WHAT TO PRODUCE: Print the data below exactly as it stands, and keep the pictures out.

Dataset items:
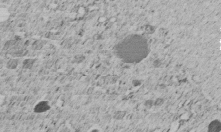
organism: C. elegans
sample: C. elegans embryo early stage
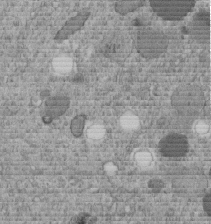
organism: C. elegans
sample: C. elegans embryo early stage
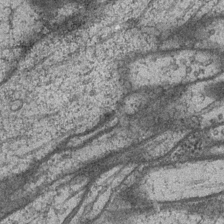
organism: Drosophila
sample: Optic medulla
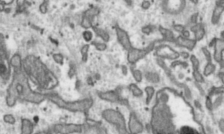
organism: Toxoplasma gondii
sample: Parasites in a vacuole inside a host cell
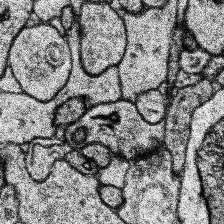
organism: Human
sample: Temporal Lobe
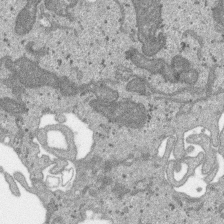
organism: Human
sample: Lung epithelial cells infected with SARS-CoV-2
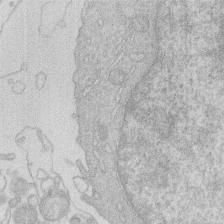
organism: Human
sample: Macrophage cells
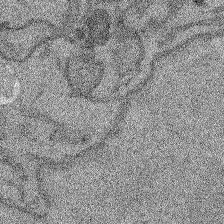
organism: Human
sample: HeLa cells
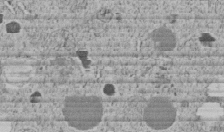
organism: C. elegans
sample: C. elegans embryo early stage
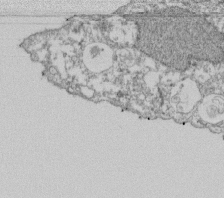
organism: Dictyostelium discoideum
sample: Dictyostelium multivesicular bodies
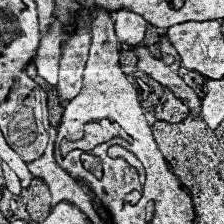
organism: Human
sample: Temporal Lobe
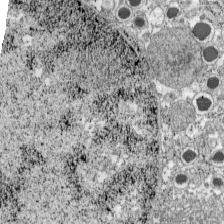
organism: C57BL Mouse
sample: Pancreatic islet
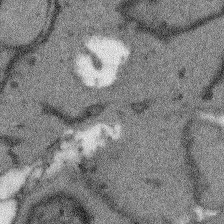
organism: Arabidopsis thaliana
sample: Root tip
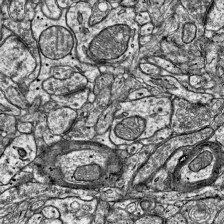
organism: Mouse
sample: Visual Cortex
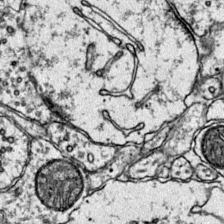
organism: Mouse
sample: Primary visual cortex
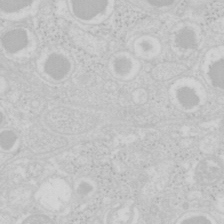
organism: Mouse
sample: Pancreas
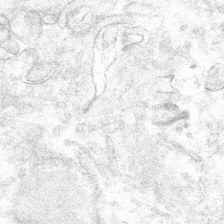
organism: Mouse
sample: Mouse hepatocytes
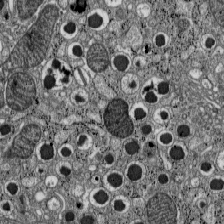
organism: C57BL Mouse
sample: Pancreatic islet
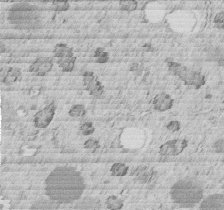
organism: C. elegans
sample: C. elegans embryo early stage
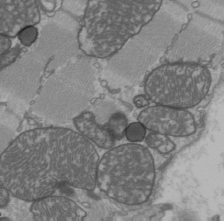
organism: C57BL Mouse
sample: Heart
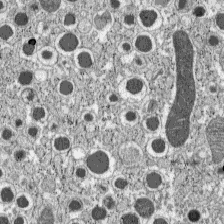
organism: C57BL Mouse
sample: Pancreatic islet
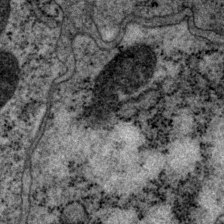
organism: P. pacificus
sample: Pharynx
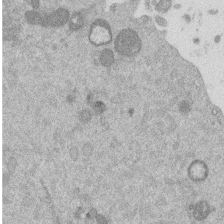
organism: Mouse
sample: Dividing mouse embryo 1 cell stage
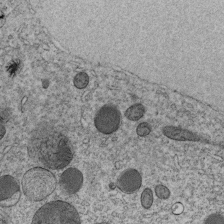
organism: C. elegans
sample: C. elegans embryo early stage
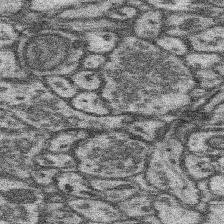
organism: Mouse
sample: Somatosensory cortex neuropil
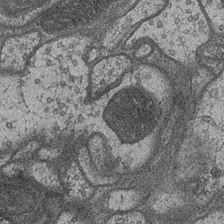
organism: Drosophila
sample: Optic medulla
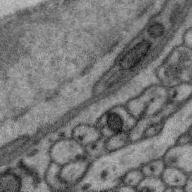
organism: Zebra finch
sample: Brain
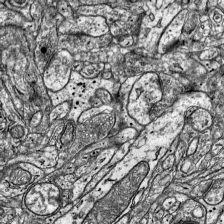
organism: Mouse
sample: Visual Cortex
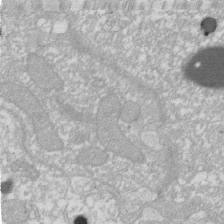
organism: Xenopus
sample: Cilia; centrioles in frog embryo cells
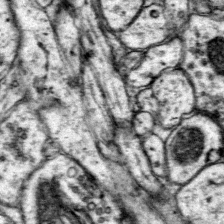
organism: Mouse
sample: Primary visual cortex
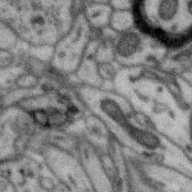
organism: Zebra finch
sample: Brain
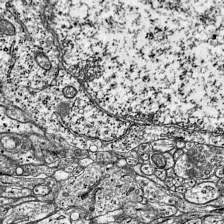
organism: Mouse
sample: Visual Cortex
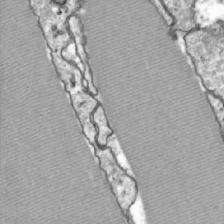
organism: Zebrafish
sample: Actinotrichia fibers
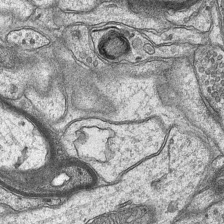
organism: Mouse
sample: CA1 Hippocampus
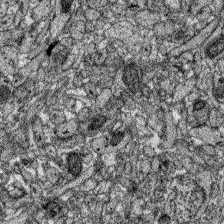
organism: Zebrafish
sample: Larval olfactory bulb
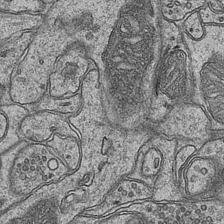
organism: Mouse
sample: CA1 Hippocampus
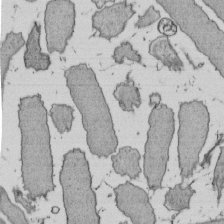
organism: E. coli
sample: Bacterial nucleoid
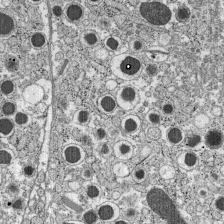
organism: C57BL Mouse
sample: Pancreatic islet
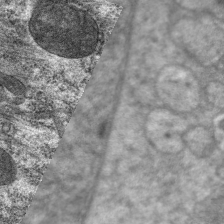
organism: C. elegans
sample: Pharynx
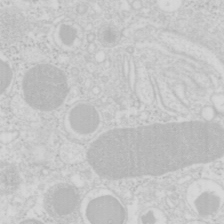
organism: Mouse
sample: Pancreas
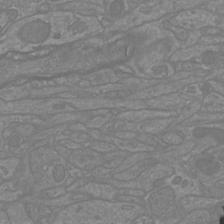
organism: Mouse
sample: Cortical neurons
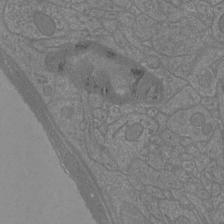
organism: Mouse
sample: Cortical neurons
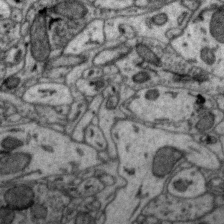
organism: Zebra finch
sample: Brain
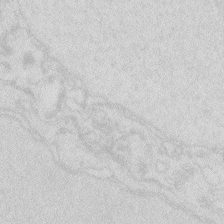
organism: Zebrafish
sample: Macrophage
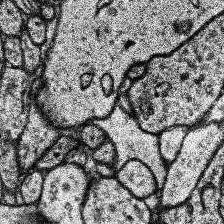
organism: Human
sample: Temporal Lobe
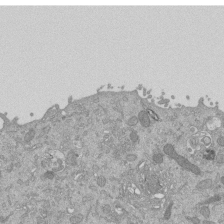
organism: Mouse
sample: ED-1 cell nuclei; centrioles
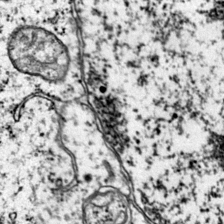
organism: Mouse
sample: Primary visual cortex
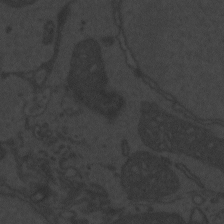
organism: Zebrafish
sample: Macrophage infected with Toxoplasma gondii
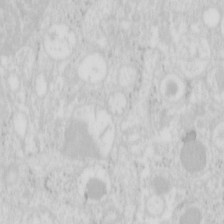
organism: Mouse
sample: Pancreas
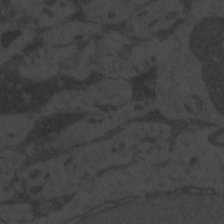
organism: Zebrafish
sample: Macrophage infected with Toxoplasma gondii
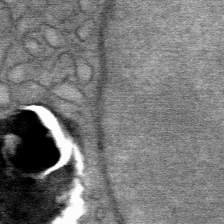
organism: Mouse
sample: Mouse Salivary gland

SOLUTION BELOW:
organism: C. elegans
sample: C. elegans embryo early stage
organism: C. elegans
sample: C. elegans embryo early stage
organism: Drosophila
sample: Optic medulla
organism: Toxoplasma gondii
sample: Parasites in a vacuole inside a host cell
organism: Human
sample: Temporal Lobe
organism: Human
sample: Lung epithelial cells infected with SARS-CoV-2
organism: Human
sample: Macrophage cells
organism: Human
sample: HeLa cells
organism: C. elegans
sample: C. elegans embryo early stage
organism: Dictyostelium discoideum
sample: Dictyostelium multivesicular bodies
organism: Human
sample: Temporal Lobe
organism: C57BL Mouse
sample: Pancreatic islet
organism: Arabidopsis thaliana
sample: Root tip
organism: Mouse
sample: Visual Cortex
organism: Mouse
sample: Primary visual cortex
organism: Mouse
sample: Pancreas
organism: Mouse
sample: Mouse hepatocytes
organism: C57BL Mouse
sample: Pancreatic islet
organism: C. elegans
sample: C. elegans embryo early stage
organism: C57BL Mouse
sample: Heart
organism: C57BL Mouse
sample: Pancreatic islet
organism: P. pacificus
sample: Pharynx
organism: Mouse
sample: Dividing mouse embryo 1 cell stage
organism: C. elegans
sample: C. elegans embryo early stage
organism: Mouse
sample: Somatosensory cortex neuropil
organism: Drosophila
sample: Optic medulla
organism: Zebra finch
sample: Brain
organism: Mouse
sample: Visual Cortex
organism: Xenopus
sample: Cilia; centrioles in frog embryo cells
organism: Mouse
sample: Primary visual cortex
organism: Zebra finch
sample: Brain
organism: Mouse
sample: Visual Cortex
organism: Zebrafish
sample: Actinotrichia fibers
organism: Mouse
sample: CA1 Hippocampus
organism: Zebrafish
sample: Larval olfactory bulb
organism: Mouse
sample: CA1 Hippocampus
organism: E. coli
sample: Bacterial nucleoid
organism: C57BL Mouse
sample: Pancreatic islet
organism: C. elegans
sample: Pharynx
organism: Mouse
sample: Pancreas
organism: Mouse
sample: Cortical neurons
organism: Mouse
sample: Cortical neurons
organism: Zebra finch
sample: Brain
organism: Zebrafish
sample: Macrophage
organism: Human
sample: Temporal Lobe
organism: Mouse
sample: ED-1 cell nuclei; centrioles
organism: Mouse
sample: Primary visual cortex
organism: Zebrafish
sample: Macrophage infected with Toxoplasma gondii
organism: Mouse
sample: Pancreas
organism: Zebrafish
sample: Macrophage infected with Toxoplasma gondii
organism: Mouse
sample: Mouse Salivary gland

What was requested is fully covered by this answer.